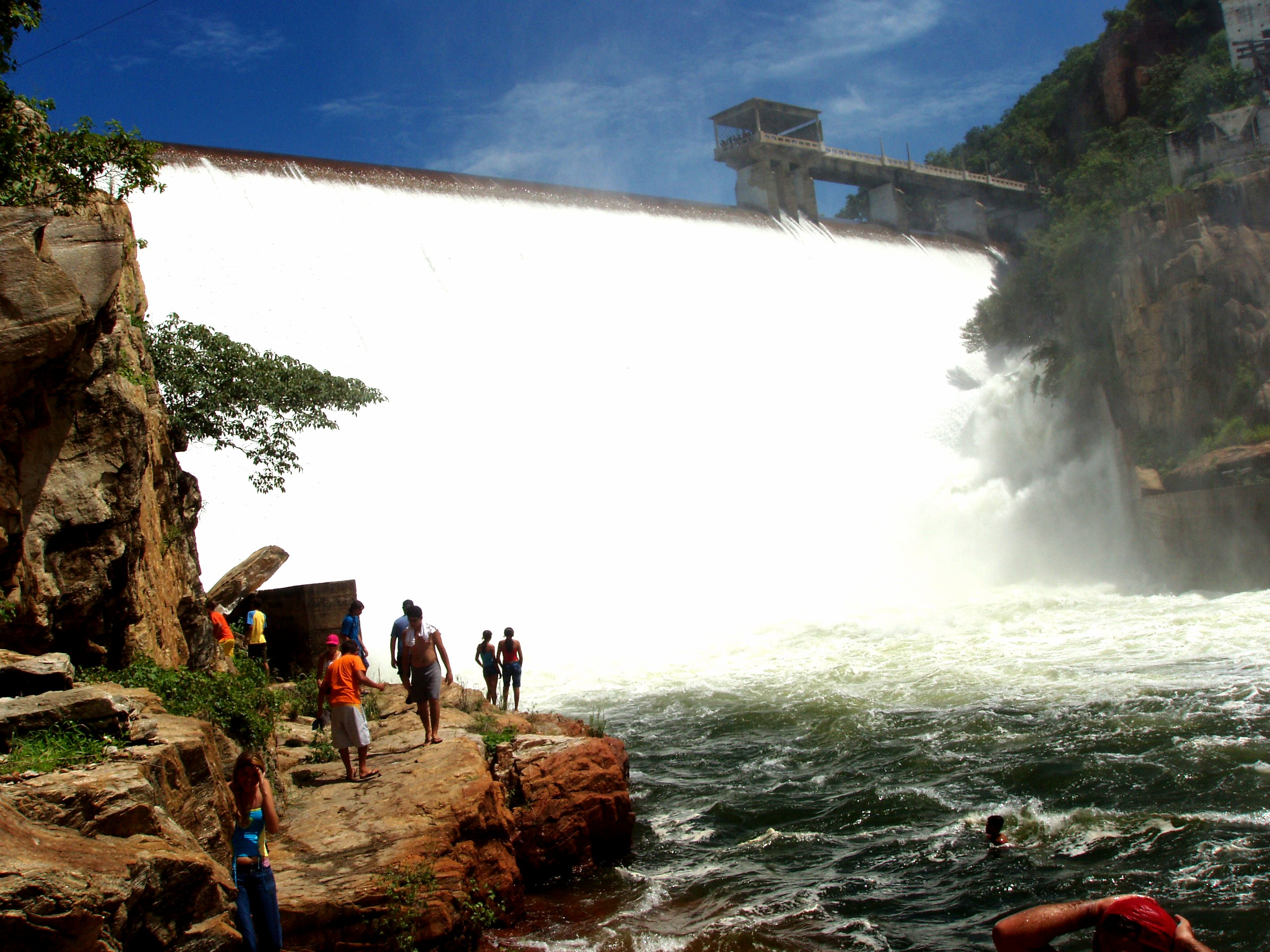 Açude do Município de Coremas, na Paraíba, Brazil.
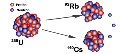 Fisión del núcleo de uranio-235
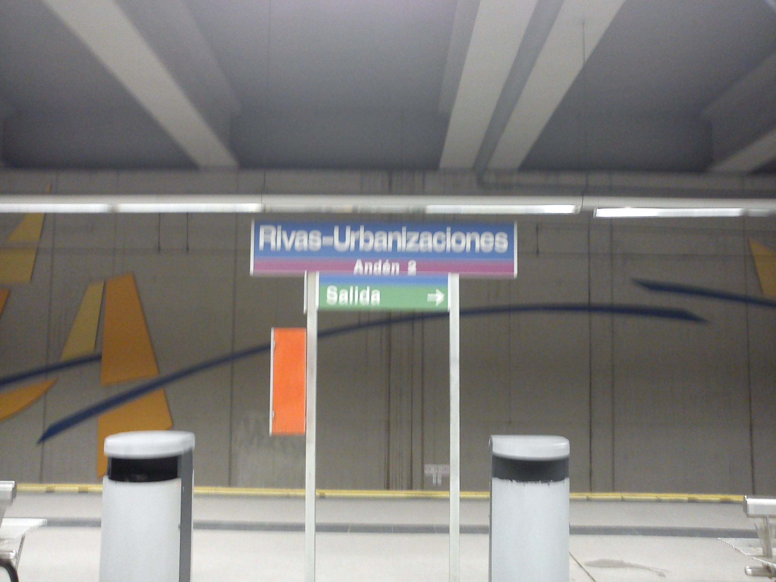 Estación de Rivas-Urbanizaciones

Try it: Leaving all pictures aside, print exactly the lines from the one that contains "Fisión del núcleo de uranio-235" through the last line of the data above, inclusive.

Response to this task:
 Fisión del núcleo de uranio-235
 Estación de Rivas-Urbanizaciones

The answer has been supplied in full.